TORONTO — Independent telecommunications provider Beanfield Metroconnect is asking the industry regulator to outlaw arrangements between carriers and developers that provide turnkey internet service for all units of a particular condo building.
In an application filed to the Canadian Radio-television and Telecommunications Commission (CRTC) last September, Toronto-based Beanfield took specific aim at Rogers Communications Inc. for its use of “bulk agreements,” arguing such deals “effectively eliminate end-user choice” and “constitute an undue advantage” that limits competition.
It wants the commission to declare that Rogers’ bulk agreements violate the Telecommunications Act and require it to terminate such deals.
Todd Hofley, Beanfield’s vice-president of policy and communications, said bulk agreements create “monopolistic islands” where rival providers can’t compete for residents’ service as easily. The agreements typically cover the first five to eight years after the condo is built and see residents pay for internet through their rent or condo fees.
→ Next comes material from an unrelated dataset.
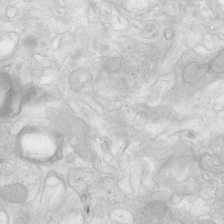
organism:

“We are happy to compete against the incumbents whenever that playing field is even and is level,” Hofley said.
While Beanfield’s application focuses on Rogers’ bulk deals, Hofley said it’s a practice that has become increasingly common over the past five years by various major carriers, making it harder for companies like Beanfield to sign up customers in new residential buildings.
He said a CRTC ruling in his company’s favour could set a precedent that prevents all carriers from entering into them with developers.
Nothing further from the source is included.